The lives and circumstances Lee outlines seem harrowingly dismal in the abstract, so the novel’s greatest triumph is the dignity he grants them. They’re believably average people with believably average relationships of the sort most novels would reasonably bypass. Manual laborers all, they’re being slowly killed by the source of their livelihoods, working backbreaking jobs because they have to and then immersing themselves in seemingly frivolous hobbies — music, poetry, supermarket tabloids — because they have nothing else to do. In the stark, at times stilted dialogue, Lee evokes how little friends and lovers ultimately know about each other, and the temptation to hold the past against one another. In efforts to assert his own manhood and leave something to his children, Jeanette’s ornery father seems at once selfish, pathetic, and distantly compassionate, diverting the narrative from self-pity. “Being depressed is a hobby only rich people can afford,” he tells Jeanette in typical aphorism. “You’re too old for ideals,” he later advises her.

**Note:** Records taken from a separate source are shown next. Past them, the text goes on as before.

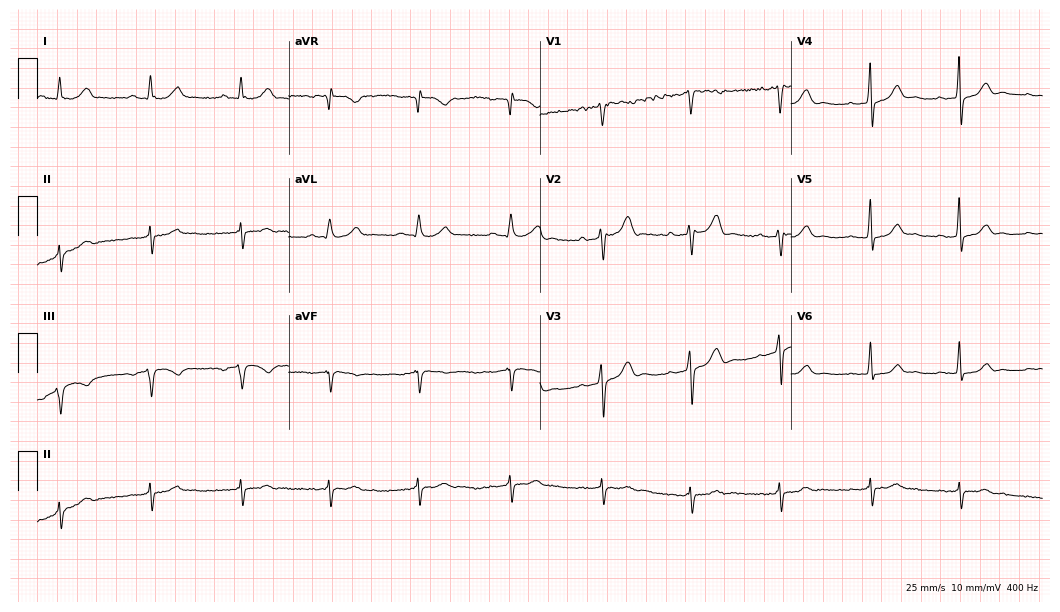
12-lead ECG from a male patient, 53 years old. No first-degree AV block, right bundle branch block, left bundle branch block, sinus bradycardia, atrial fibrillation or sinus tachycardia recorded for this tracing. Findings outside these six are not listed.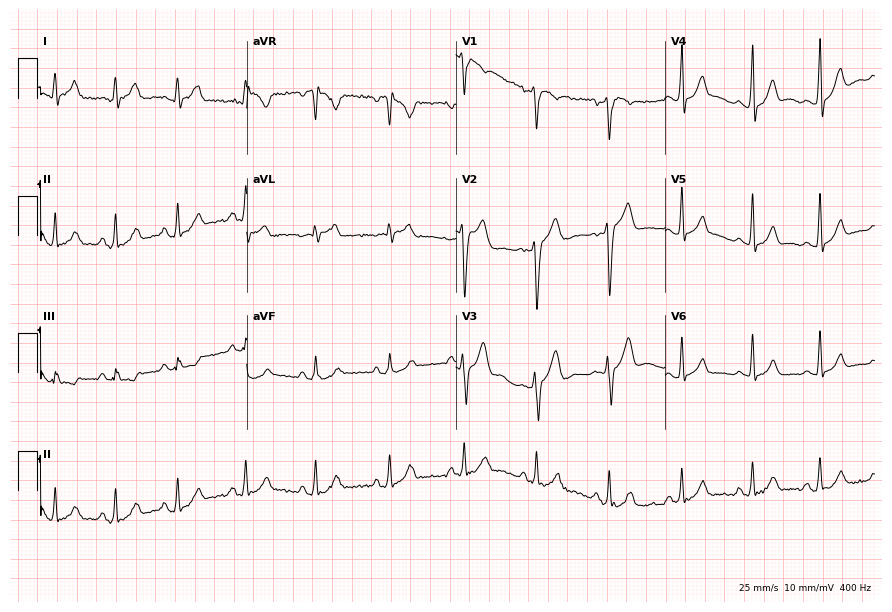
Electrocardiogram, a male, 17 years old. Overall reading on record: normal ECG.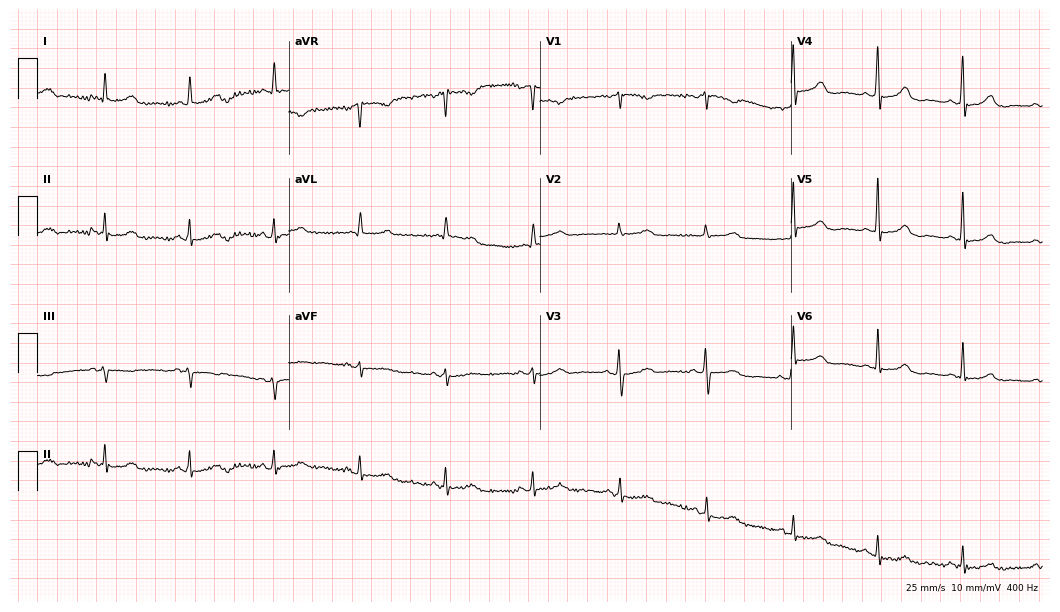
Standard 12-lead ECG recorded from a 73-year-old female patient. Read as a normal ECG.

With all the grasping for faith, love, and validation, there’s a lot here for such a quiet, earnest book, but Lee keeps it moving with a modest plot. A shadowy figure from the past blows into town, raising the stakes and threatening to upend Yadin and Jeanette’s paper empire. Characters are introduced in their diminished present, then given backstories via Ghost of Christmas Past-style flashbacks. While beautifully rendered, the revelations are grim. Among the hushed sadnesses of family businesses, inherited property, and marriages of convenience, even the most seemingly compatible people are irreconcilable in their damage and yearnings. Revisiting his past, Yadin recognizes the massive consequences of seemingly minor events, and how easily he could have spared himself a harsh adulthood. In his characters’ interactions, Lee presents the debilitating reality that all relationships are, in some sense, parasitic.
The book struggles in its portrayal of music. Like Nick Hornby’s Juliet, Naked and Rob Yardumian’s The Sound of Songs Across the Water, it relies on the poignancy of visceral ballads that don’t actually exist. Like Hornby and Yardumian, Lee transcribes the lyrics in their bare form, which is, of course, only part of the equation. Yadin seems oddly inarticulate for a supposedly great songwriter, especially one with so much material at his disposal.
Against the backdrop of blue-collar warfare Yadin’s friends find his devotion to music trite, and the urgency of a literary novel like Lonesome Lies Before Us may be similarly questioned in our current moment. But virtually of its themes — generational divide, working-class anxiety, the implications of local politics on our way of life — seem intensely vital if not outright prescient. The haunted residents of Rosarita Bay are united by their lack of control, and knowing better than to wish for escape hope merely for consolation. “Yadin had never been happy, and didn’t know if he ever could be,” the narrator proclaims in Lee’s frank eminence. “The best he had ever managed was not to be miserable.” Desperate for grace and solace on anyone’s terms, he finds it in one-sided conversations with his long-dead brother.
It’d be easy to label Lonesome Lies a tragedy, but I think that implies a fall from grace or a fatal error. If Lee’s passive, ghostly characters have a fatal error it’s that they can hardly be called actors at all, ambivalent participants in wavering deviations from the status quo. In wars of attrition, Lonesome Lies finds, there are no winners.